5.4 Check Instrument Validity: Relevance

  • Instruments are weak if those instruments explain little variation in the endogenous variables.
  • Weak instruments lead to
    1. imprecise estimates (higher standard errors)
    2. The asymptotic distribution would deviate from a normal distribution even if we have a large sample.

5.5 A rule of thumb to check the relevance conditions.
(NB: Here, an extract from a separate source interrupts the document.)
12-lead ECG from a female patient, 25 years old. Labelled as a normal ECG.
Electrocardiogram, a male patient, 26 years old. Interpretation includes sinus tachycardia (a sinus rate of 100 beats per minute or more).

  • Consider the case with one endogenous variable \(X_{1i}\).
  • The first stage regression
    \[ X_k = \pi_0 + \pi_1 Z_{1i} + \cdots + \pi_M Z_{Mi} + \pi_{M+1} W_{1i} + \cdots + \pi_{M+R} W_{Ri} \]
  • And test the null hypothesis \[ \begin{aligned} H_0 & : \pi_1 = \cdots = \pi_M = 0 \\ H_1 & : otherwise \end{aligned} \]
    • This is F test (test of joint hypothesis)
  • If we can reject this, we can say no concern for weak instruments.
  • A rule of thumbs is that the F statistic should be larger than 10.
  • See Stock, Wright, and Yogo (2012)

5.6 Independence (Instrument exogeneity)

  • Arguing for independence is hard and a key in empirical analysis.
  • Justification of this assumption depends on a context, institutional features, etc…
  • We will see some examples in the next chapter.